Sean Christopherson <seanjc@google.com> writes:

> On Mon, Sep 29, 2025, Sean Christopherson wrote:
>> On Mon, Sep 29, 2025, Ackerley Tng wrote:
>> > David Hildenbrand <david@redhat.com> writes:
>> > 
>> > >                           GUEST_MEMFD_FLAG_DEFAULT_SHARED;
>> > >>>>
>> > >>>> At least for now, GUEST_MEMFD_FLAG_DEFAULT_SHARED and
>> > >>>> GUEST_MEMFD_FLAG_MMAP don't make sense without each other. Is it worth
>> > >>>> checking for that, at least until we have in-place conversion? Having
>> > >>>> only GUEST_MEMFD_FLAG_DEFAULT_SHARED set, but GUEST_MEMFD_FLAG_MMAP,
>> > >>>> isn't a useful combination.
>> > >>>>
>> > >>>
>> > >>> I think it's okay to have the two flags be orthogonal from the start.
>> > >> 
>> > >> I think I dimly remember someone at one of the guest_memfd syncs
>> > >> bringing up a usecase for having a VMA even if all memory is private,
>> > >> not for faulting anything in, but to do madvise or something? Maybe it
>> > >> was the NUMA stuff? (+Shivank)
>> > >
>> > > Yes, that should be it. But we're never faulting in these pages, we only 
>> > > need the VMA (for the time being, until there is the in-place conversion).
>> > >
>> > 
>> > Yup, Sean's patch disables faulting if GUEST_MEMFD_FLAG_DEFAULT_SHARED
>> > is not set, but mmap() is always enabled so madvise() still works.
>> 
>> Hah!  I totally intended that :-D
>> 
>> > Requiring GUEST_MEMFD_FLAG_DEFAULT_SHARED to be set together with
>> > GUEST_MEMFD_FLAG_MMAP would still allow madvise() to work since
>> > GUEST_MEMFD_FLAG_DEFAULT_SHARED only gates faulting.
>> > 
>> > To clarify, I'm still for making GUEST_MEMFD_FLAG_DEFAULT_SHARED
>> > orthogonal to GUEST_MEMFD_FLAG_MMAP with no additional checks on top of
>> > whatever's in this patch. :)
>
> Oh!  This got me looking at kvm_arch_supports_gmem_mmap() and thus
> KVM_CAP_GUEST_MEMFD_MMAP.  Two things:
>
>  1. We should change KVM_CAP_GUEST_MEMFD_MMAP into KVM_CAP_GUEST_MEMFD_FLAGS so
>     that we don't need to add a capability every time a new flag comes along,
>     and so that userspace can gather all flags in a single ioctl.  If gmem ever
>     supports more than 32 flags, we'll need KVM_CAP_GUEST_MEMFD_FLAGS2, but
>     that's a non-issue relatively speaking.
>

This is a good idea. In my internal WIP series I have 3 flags and 4
CAPs, lol. Some of those CAPs are not for new flags, though.

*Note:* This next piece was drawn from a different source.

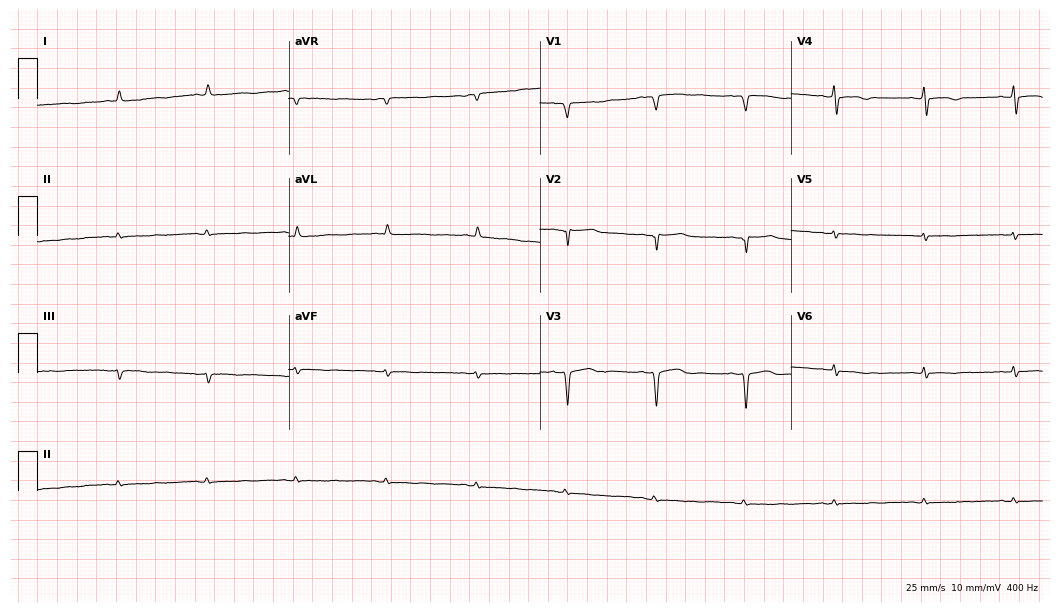
12-lead ECG from a 43-year-old female patient (10.2-second recording at 400 Hz). No first-degree AV block, right bundle branch block, left bundle branch block, sinus bradycardia, atrial fibrillation or sinus tachycardia recorded for this tracing.
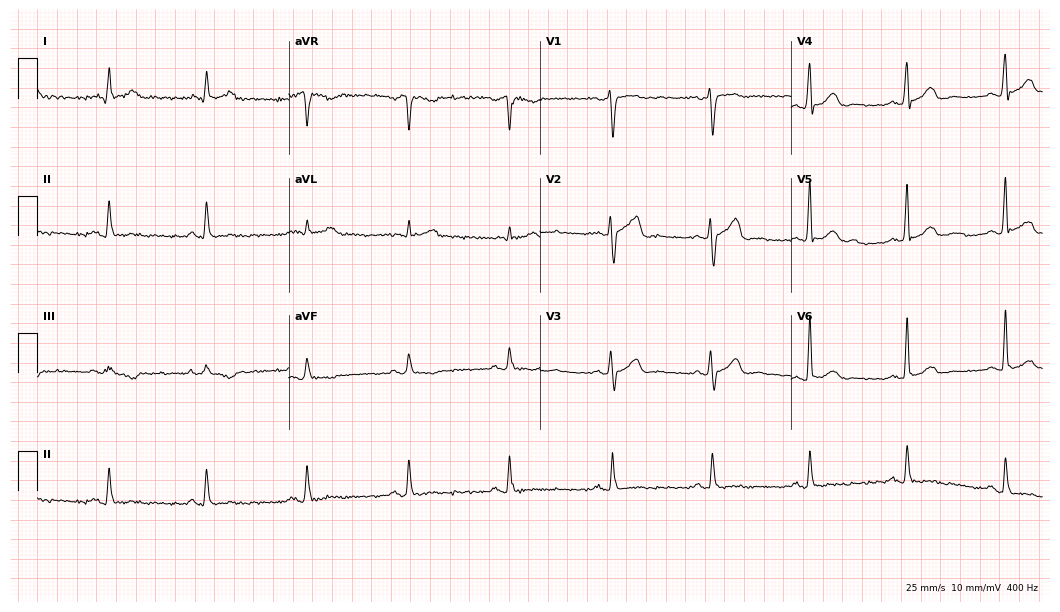
12-lead ECG from a 44-year-old man (10.2-second recording at 400 Hz). No first-degree AV block, right bundle branch block, left bundle branch block, sinus bradycardia, atrial fibrillation or sinus tachycardia recorded for this tracing.

Would like to check your rationale for future reference: how about
generalizing beyong flags and having KVM_CAP_GUEST_MEMFD_CAPS which
returns 32 bits, one bit for every guest_memfd-related (not necessarily
flags-related) cap?

>  2. We should allow mmap() for x86 CoCo VMs right away.  As evidenced by this
>     series, mmap() on private memory is totally fine.  It's not useful until the
>     NUMA and/or in-place conversion support comes along, but's not dangerous in
>     any way.  The actual restriction is on initializing memory to be shared,

The actual restriction is that private memory must not be mapped to host
userspace, so it's not really about initializing, though before
conversion, initialization state is the only state.

With GUEST_MEMFD_FLAG_INIT_SHARED, the entire guest_memfd is shared and
mappable; without GUEST_MEMFD_FLAG_INIT_SHARED the entire guest_memfd is
private and not mappable (gated in kvm_gmem_fault_user_mapping()).

So yes, I agree that CoCo VMs should be allowed mmap() but not
GUEST_MEMFD_FLAG_INIT_SHARED, since GUEST_MEMFD_FLAG_INIT_SHARED makes
the entire guest_memfd take the shared state for the lifetime of
guest_memfd.

This is turning out to be a much nicer cleanup :)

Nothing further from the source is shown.